### DATASET RECORDS

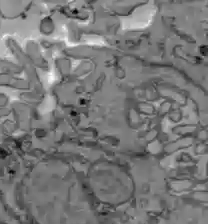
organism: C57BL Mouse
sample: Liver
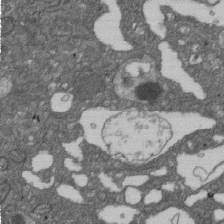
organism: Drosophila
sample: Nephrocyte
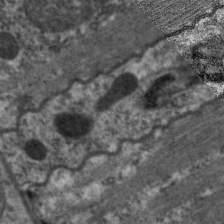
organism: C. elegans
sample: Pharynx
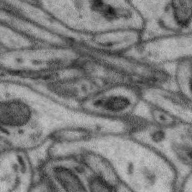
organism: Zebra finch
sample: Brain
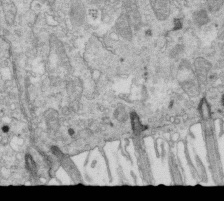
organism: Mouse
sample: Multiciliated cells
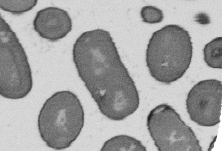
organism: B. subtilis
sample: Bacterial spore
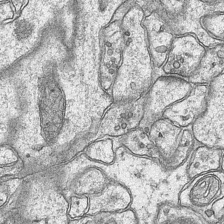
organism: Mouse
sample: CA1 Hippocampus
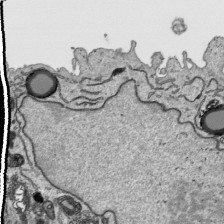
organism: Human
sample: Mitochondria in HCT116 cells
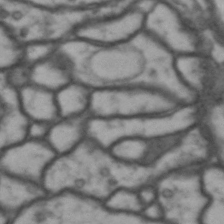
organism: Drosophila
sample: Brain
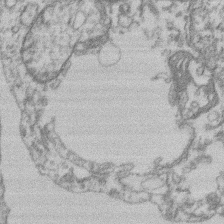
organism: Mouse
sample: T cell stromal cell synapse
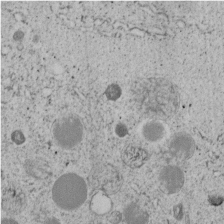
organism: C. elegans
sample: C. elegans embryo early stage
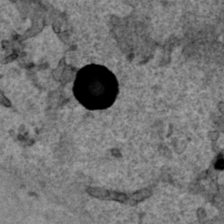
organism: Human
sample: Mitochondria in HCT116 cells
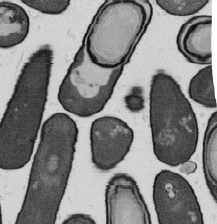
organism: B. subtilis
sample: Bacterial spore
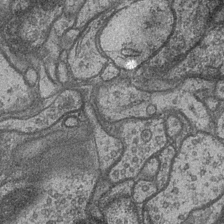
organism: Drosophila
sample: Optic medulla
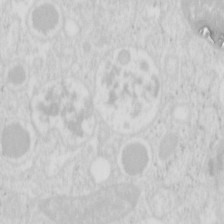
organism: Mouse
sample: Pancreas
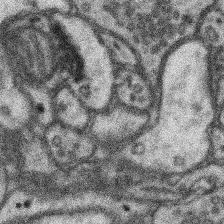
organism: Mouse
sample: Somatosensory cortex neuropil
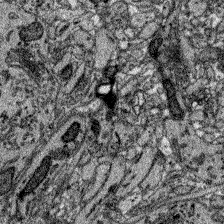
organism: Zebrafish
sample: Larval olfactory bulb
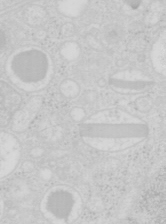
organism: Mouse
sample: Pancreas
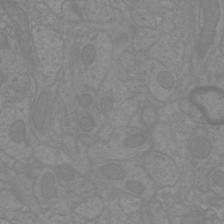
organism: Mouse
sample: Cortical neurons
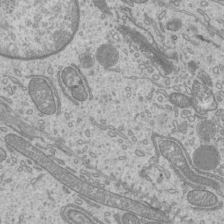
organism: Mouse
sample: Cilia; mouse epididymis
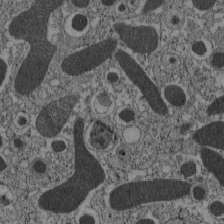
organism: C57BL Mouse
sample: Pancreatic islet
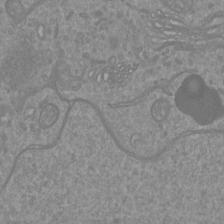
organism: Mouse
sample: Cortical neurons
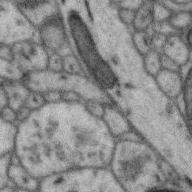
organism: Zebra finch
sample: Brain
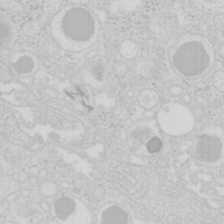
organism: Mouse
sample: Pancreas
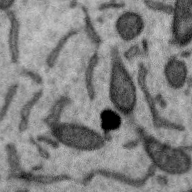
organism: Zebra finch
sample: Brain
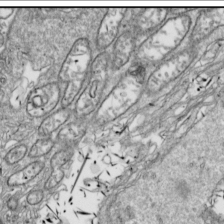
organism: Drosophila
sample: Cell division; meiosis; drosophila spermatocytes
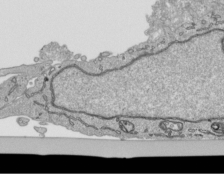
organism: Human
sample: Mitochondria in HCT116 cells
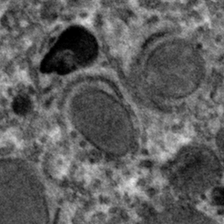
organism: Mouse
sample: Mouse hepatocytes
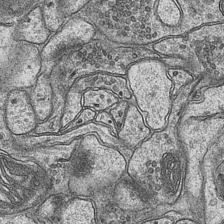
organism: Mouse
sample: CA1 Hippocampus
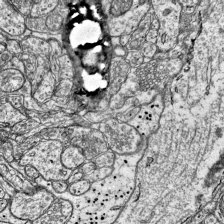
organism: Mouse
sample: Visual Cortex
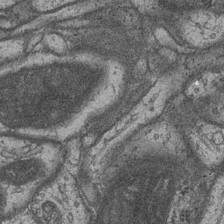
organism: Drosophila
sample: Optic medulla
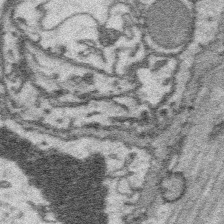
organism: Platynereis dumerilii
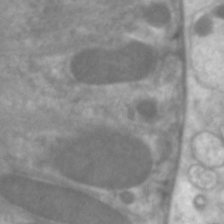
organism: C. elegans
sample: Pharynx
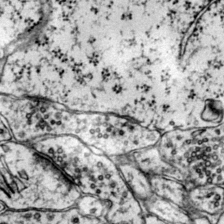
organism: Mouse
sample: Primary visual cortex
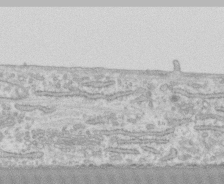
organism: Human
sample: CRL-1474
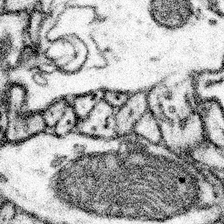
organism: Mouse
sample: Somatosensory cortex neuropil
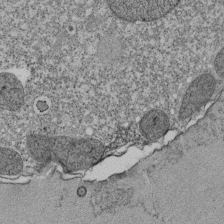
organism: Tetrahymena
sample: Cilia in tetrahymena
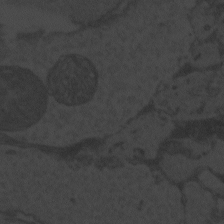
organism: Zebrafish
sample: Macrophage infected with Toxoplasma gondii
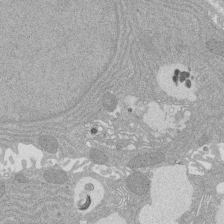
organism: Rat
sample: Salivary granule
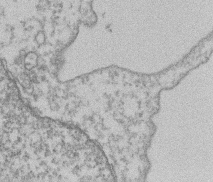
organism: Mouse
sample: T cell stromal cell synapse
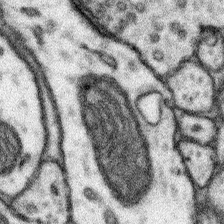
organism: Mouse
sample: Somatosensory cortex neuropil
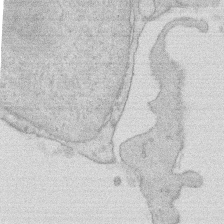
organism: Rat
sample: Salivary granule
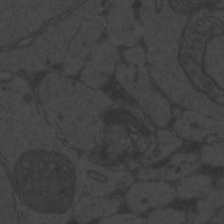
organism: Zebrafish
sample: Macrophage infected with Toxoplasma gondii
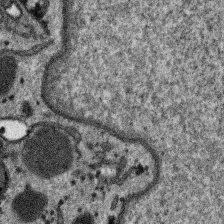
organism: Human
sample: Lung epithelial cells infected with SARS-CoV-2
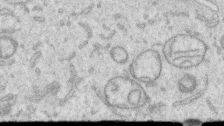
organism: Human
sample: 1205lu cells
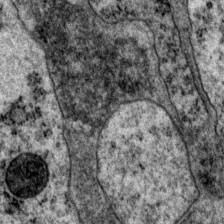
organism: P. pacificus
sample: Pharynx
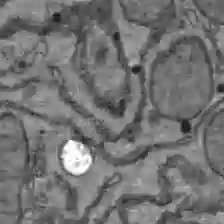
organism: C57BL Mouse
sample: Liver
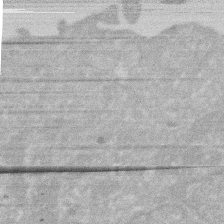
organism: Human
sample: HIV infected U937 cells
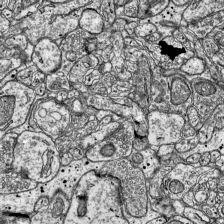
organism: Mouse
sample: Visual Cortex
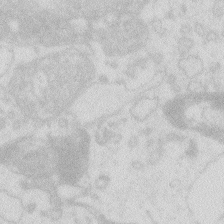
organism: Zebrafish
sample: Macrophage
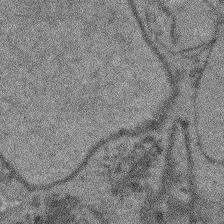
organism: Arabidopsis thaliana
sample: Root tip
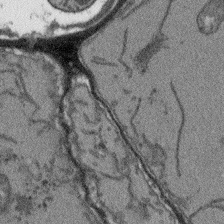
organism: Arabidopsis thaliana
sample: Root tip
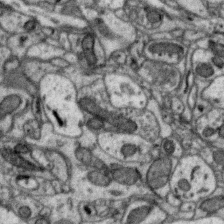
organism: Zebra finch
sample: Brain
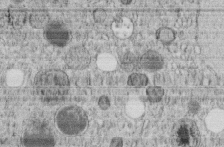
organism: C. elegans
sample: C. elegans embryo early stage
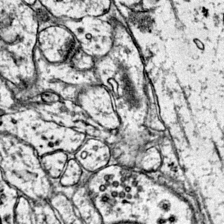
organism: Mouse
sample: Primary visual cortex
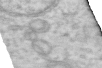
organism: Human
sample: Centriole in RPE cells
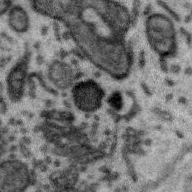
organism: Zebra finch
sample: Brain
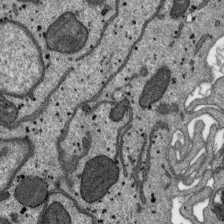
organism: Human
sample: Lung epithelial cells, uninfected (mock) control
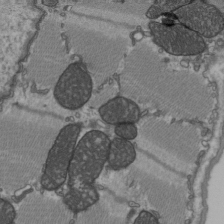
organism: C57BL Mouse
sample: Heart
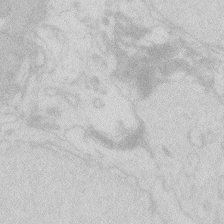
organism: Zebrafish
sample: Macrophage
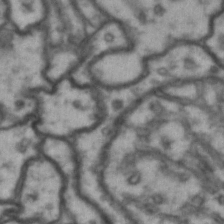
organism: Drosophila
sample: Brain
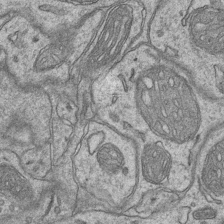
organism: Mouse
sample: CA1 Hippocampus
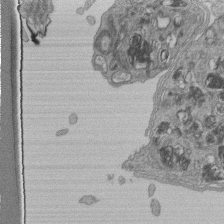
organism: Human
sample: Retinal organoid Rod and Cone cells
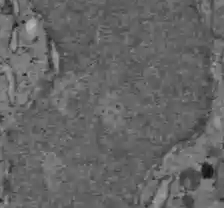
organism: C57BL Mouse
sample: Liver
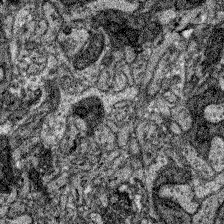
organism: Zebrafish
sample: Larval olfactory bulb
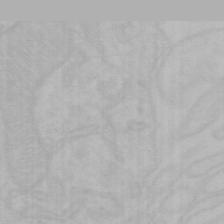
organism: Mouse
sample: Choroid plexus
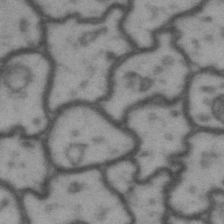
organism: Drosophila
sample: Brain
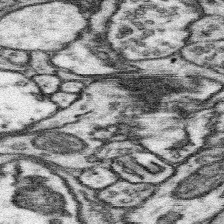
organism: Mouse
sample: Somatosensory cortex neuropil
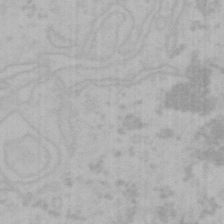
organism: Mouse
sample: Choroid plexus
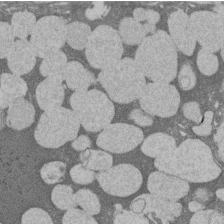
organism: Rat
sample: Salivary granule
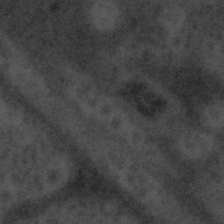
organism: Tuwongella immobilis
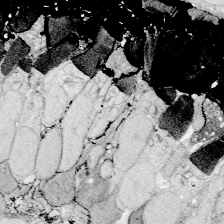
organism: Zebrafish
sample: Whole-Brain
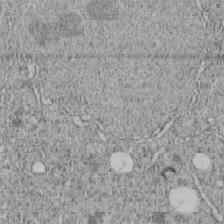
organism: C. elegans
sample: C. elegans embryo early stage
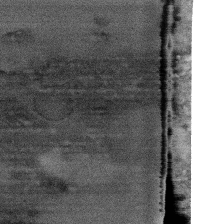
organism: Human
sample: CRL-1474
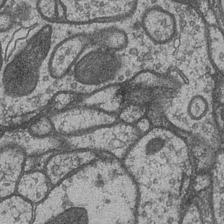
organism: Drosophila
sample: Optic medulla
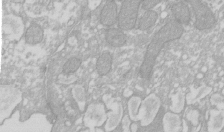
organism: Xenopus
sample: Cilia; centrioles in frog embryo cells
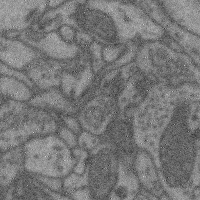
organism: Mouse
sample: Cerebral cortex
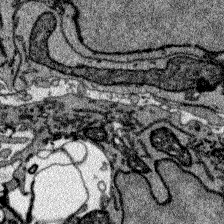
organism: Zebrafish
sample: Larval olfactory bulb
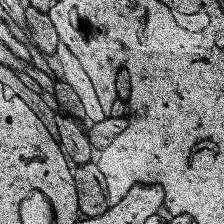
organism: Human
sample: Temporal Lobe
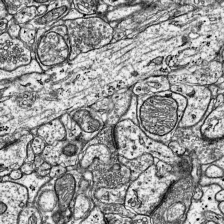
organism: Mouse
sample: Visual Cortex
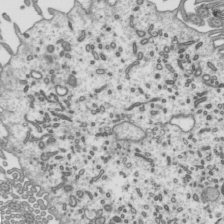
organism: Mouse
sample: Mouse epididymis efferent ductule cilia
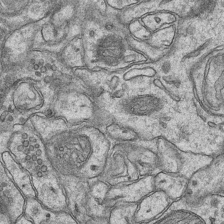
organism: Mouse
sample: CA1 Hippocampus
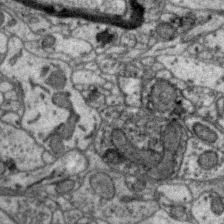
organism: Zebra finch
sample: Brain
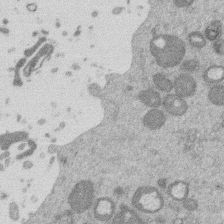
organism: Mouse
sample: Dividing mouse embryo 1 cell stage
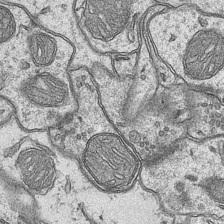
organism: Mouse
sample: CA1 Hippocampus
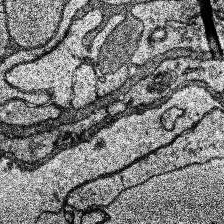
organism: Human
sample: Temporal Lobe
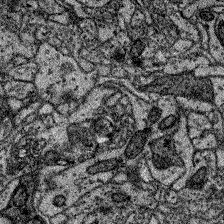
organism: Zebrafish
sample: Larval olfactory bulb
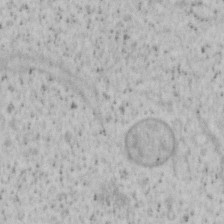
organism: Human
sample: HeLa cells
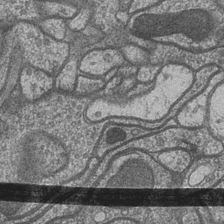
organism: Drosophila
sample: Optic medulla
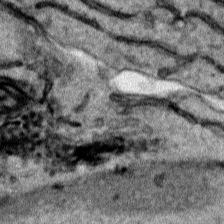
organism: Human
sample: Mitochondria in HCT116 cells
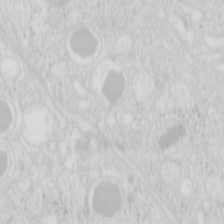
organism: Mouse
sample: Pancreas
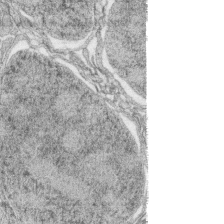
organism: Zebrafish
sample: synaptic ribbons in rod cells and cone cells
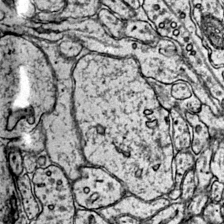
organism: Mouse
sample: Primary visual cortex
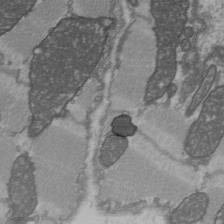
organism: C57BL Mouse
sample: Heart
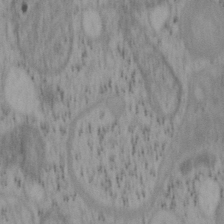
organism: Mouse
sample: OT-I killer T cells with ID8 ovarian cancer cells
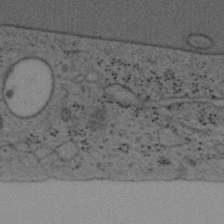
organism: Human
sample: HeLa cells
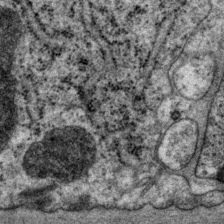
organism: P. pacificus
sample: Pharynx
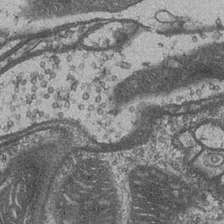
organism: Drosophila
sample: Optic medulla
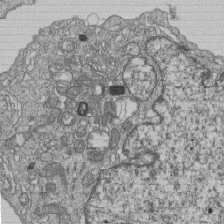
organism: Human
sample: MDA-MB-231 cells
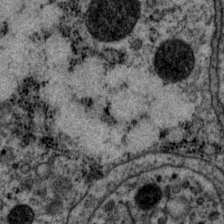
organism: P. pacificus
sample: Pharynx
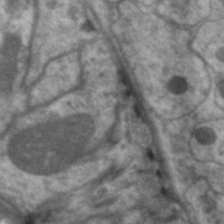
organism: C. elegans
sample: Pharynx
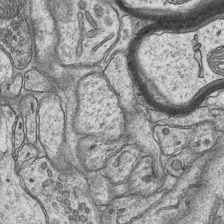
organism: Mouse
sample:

######

### TASK INSTRUCTIONS
Output the data verbatim, images excluded.

### PROBLEM SOLUTION
organism: C57BL Mouse
sample: Liver
organism: Drosophila
sample: Nephrocyte
organism: C. elegans
sample: Pharynx
organism: Zebra finch
sample: Brain
organism: Mouse
sample: Multiciliated cells
organism: B. subtilis
sample: Bacterial spore
organism: Mouse
sample: CA1 Hippocampus
organism: Human
sample: Mitochondria in HCT116 cells
organism: Drosophila
sample: Brain
organism: Mouse
sample: T cell stromal cell synapse
organism: C. elegans
sample: C. elegans embryo early stage
organism: Human
sample: Mitochondria in HCT116 cells
organism: B. subtilis
sample: Bacterial spore
organism: Drosophila
sample: Optic medulla
organism: Mouse
sample: Pancreas
organism: Mouse
sample: Somatosensory cortex neuropil
organism: Zebrafish
sample: Larval olfactory bulb
organism: Mouse
sample: Pancreas
organism: Mouse
sample: Cortical neurons
organism: Mouse
sample: Cilia; mouse epididymis
organism: C57BL Mouse
sample: Pancreatic islet
organism: Mouse
sample: Cortical neurons
organism: Zebra finch
sample: Brain
organism: Mouse
sample: Pancreas
organism: Zebra finch
sample: Brain
organism: Drosophila
sample: Cell division; meiosis; drosophila spermatocytes
organism: Human
sample: Mitochondria in HCT116 cells
organism: Mouse
sample: Mouse hepatocytes
organism: Mouse
sample: CA1 Hippocampus
organism: Mouse
sample: Visual Cortex
organism: Drosophila
sample: Optic medulla
organism: Platynereis dumerilii
organism: C. elegans
sample: Pharynx
organism: Mouse
sample: Primary visual cortex
organism: Human
sample: CRL-1474
organism: Mouse
sample: Somatosensory cortex neuropil
organism: Tetrahymena
sample: Cilia in tetrahymena
organism: Zebrafish
sample: Macrophage infected with Toxoplasma gondii
organism: Rat
sample: Salivary granule
organism: Mouse
sample: T cell stromal cell synapse
organism: Mouse
sample: Somatosensory cortex neuropil
organism: Rat
sample: Salivary granule
organism: Zebrafish
sample: Macrophage infected with Toxoplasma gondii
organism: Human
sample: Lung epithelial cells infected with SARS-CoV-2
organism: Human
sample: 1205lu cells
organism: P. pacificus
sample: Pharynx
organism: C57BL Mouse
sample: Liver
organism: Human
sample: HIV infected U937 cells
organism: Mouse
sample: Visual Cortex
organism: Zebrafish
sample: Macrophage
organism: Arabidopsis thaliana
sample: Root tip
organism: Arabidopsis thaliana
sample: Root tip
organism: Zebra finch
sample: Brain
organism: C. elegans
sample: C. elegans embryo early stage
organism: Mouse
sample: Primary visual cortex
organism: Human
sample: Centriole in RPE cells
organism: Zebra finch
sample: Brain
organism: Human
sample: Lung epithelial cells, uninfected (mock) control
organism: C57BL Mouse
sample: Heart
organism: Zebrafish
sample: Macrophage
organism: Drosophila
sample: Brain
organism: Mouse
sample: CA1 Hippocampus
organism: Human
sample: Retinal organoid Rod and Cone cells
organism: C57BL Mouse
sample: Liver
organism: Zebrafish
sample: Larval olfactory bulb
organism: Mouse
sample: Choroid plexus
organism: Drosophila
sample: Brain
organism: Mouse
sample: Somatosensory cortex neuropil
organism: Mouse
sample: Choroid plexus
organism: Rat
sample: Salivary granule
organism: Tuwongella immobilis
organism: Zebrafish
sample: Whole-Brain
organism: C. elegans
sample: C. elegans embryo early stage
organism: Human
sample: CRL-1474
organism: Drosophila
sample: Optic medulla
organism: Xenopus
sample: Cilia; centrioles in frog embryo cells
organism: Mouse
sample: Cerebral cortex
organism: Zebrafish
sample: Larval olfactory bulb
organism: Human
sample: Temporal Lobe
organism: Mouse
sample: Visual Cortex
organism: Mouse
sample: Mouse epididymis efferent ductule cilia
organism: Mouse
sample: CA1 Hippocampus
organism: Zebra finch
sample: Brain
organism: Mouse
sample: Dividing mouse embryo 1 cell stage
organism: Mouse
sample: CA1 Hippocampus
organism: Human
sample: Temporal Lobe
organism: Zebrafish
sample: Larval olfactory bulb
organism: Human
sample: HeLa cells
organism: Drosophila
sample: Optic medulla
organism: Human
sample: Mitochondria in HCT116 cells
organism: Mouse
sample: Pancreas
organism: Zebrafish
sample: synaptic ribbons in rod cells and cone cells
organism: Mouse
sample: Primary visual cortex
organism: C57BL Mouse
sample: Heart
organism: Mouse
sample: OT-I killer T cells with ID8 ovarian cancer cells
organism: Human
sample: HeLa cells
organism: P. pacificus
sample: Pharynx
organism: Drosophila
sample: Optic medulla
organism: Human
sample: MDA-MB-231 cells
organism: P. pacificus
sample: Pharynx
organism: C. elegans
sample: Pharynx
organism: Mouse
sample:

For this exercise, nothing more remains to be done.